### What you need to do:
Skip the pictures. Copy all the rest of the records down exactly.
Dataset records section start
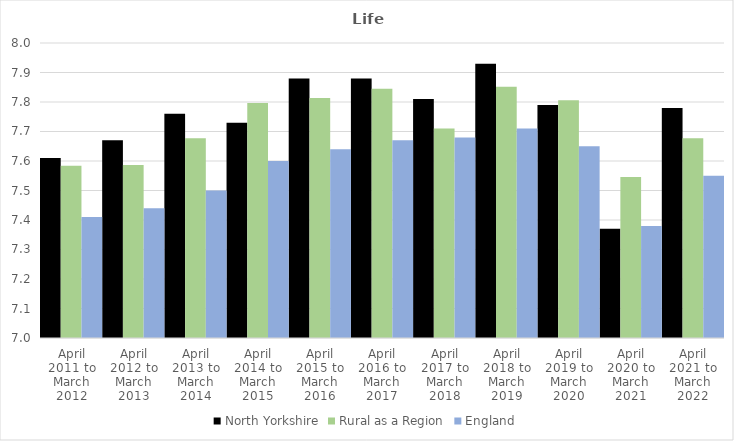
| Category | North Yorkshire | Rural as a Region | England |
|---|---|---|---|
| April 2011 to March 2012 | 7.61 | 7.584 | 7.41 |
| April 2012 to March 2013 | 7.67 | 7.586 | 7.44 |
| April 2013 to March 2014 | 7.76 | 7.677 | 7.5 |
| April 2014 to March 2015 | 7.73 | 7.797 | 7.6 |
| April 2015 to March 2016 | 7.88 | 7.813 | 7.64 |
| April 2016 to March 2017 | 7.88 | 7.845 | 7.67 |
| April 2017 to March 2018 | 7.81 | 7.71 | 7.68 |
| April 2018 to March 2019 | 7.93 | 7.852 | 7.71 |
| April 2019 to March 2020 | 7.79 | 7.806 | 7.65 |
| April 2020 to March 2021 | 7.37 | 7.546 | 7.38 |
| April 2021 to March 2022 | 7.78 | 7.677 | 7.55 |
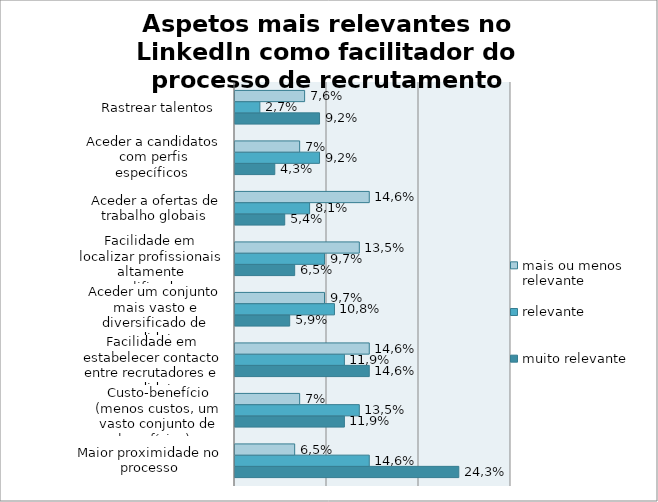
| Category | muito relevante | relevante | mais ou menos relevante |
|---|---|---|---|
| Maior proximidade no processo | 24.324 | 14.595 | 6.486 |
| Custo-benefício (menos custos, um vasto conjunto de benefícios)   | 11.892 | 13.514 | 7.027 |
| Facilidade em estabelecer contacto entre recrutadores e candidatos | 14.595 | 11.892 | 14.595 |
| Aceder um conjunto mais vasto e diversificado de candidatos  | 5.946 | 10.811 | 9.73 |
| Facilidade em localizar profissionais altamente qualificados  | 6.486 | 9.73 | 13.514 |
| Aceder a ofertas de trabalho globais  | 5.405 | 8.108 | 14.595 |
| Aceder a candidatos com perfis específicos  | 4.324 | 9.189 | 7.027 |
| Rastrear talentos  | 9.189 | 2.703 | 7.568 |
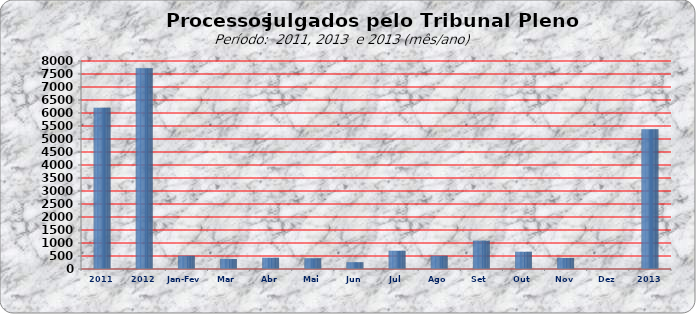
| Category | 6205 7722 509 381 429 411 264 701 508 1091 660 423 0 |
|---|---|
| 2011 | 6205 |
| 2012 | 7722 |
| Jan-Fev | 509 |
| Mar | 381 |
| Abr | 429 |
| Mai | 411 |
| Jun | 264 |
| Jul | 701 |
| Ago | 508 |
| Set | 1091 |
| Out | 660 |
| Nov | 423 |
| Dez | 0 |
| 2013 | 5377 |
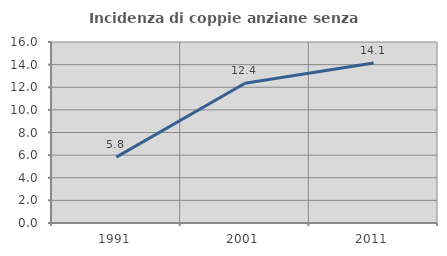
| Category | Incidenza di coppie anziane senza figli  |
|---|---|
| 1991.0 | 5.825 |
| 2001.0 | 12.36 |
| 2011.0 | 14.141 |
Dataset records section end
### Answer section:
| Category | North Yorkshire | Rural as a Region | England |
|---|---|---|---|
| April 2011 to March 2012 | 7.61 | 7.584 | 7.41 |
| April 2012 to March 2013 | 7.67 | 7.586 | 7.44 |
| April 2013 to March 2014 | 7.76 | 7.677 | 7.5 |
| April 2014 to March 2015 | 7.73 | 7.797 | 7.6 |
| April 2015 to March 2016 | 7.88 | 7.813 | 7.64 |
| April 2016 to March 2017 | 7.88 | 7.845 | 7.67 |
| April 2017 to March 2018 | 7.81 | 7.71 | 7.68 |
| April 2018 to March 2019 | 7.93 | 7.852 | 7.71 |
| April 2019 to March 2020 | 7.79 | 7.806 | 7.65 |
| April 2020 to March 2021 | 7.37 | 7.546 | 7.38 |
| April 2021 to March 2022 | 7.78 | 7.677 | 7.55 |
| Category | muito relevante | relevante | mais ou menos relevante |
|---|---|---|---|
| Maior proximidade no processo | 24.324 | 14.595 | 6.486 |
| Custo-benefício (menos custos, um vasto conjunto de benefícios)   | 11.892 | 13.514 | 7.027 |
| Facilidade em estabelecer contacto entre recrutadores e candidatos | 14.595 | 11.892 | 14.595 |
| Aceder um conjunto mais vasto e diversificado de candidatos  | 5.946 | 10.811 | 9.73 |
| Facilidade em localizar profissionais altamente qualificados  | 6.486 | 9.73 | 13.514 |
| Aceder a ofertas de trabalho globais  | 5.405 | 8.108 | 14.595 |
| Aceder a candidatos com perfis específicos  | 4.324 | 9.189 | 7.027 |
| Rastrear talentos  | 9.189 | 2.703 | 7.568 |
| Category | 6205 7722 509 381 429 411 264 701 508 1091 660 423 0 |
|---|---|
| 2011 | 6205 |
| 2012 | 7722 |
| Jan-Fev | 509 |
| Mar | 381 |
| Abr | 429 |
| Mai | 411 |
| Jun | 264 |
| Jul | 701 |
| Ago | 508 |
| Set | 1091 |
| Out | 660 |
| Nov | 423 |
| Dez | 0 |
| 2013 | 5377 |
| Category | Incidenza di coppie anziane senza figli  |
|---|---|
| 1991.0 | 5.825 |
| 2001.0 | 12.36 |
| 2011.0 | 14.141 |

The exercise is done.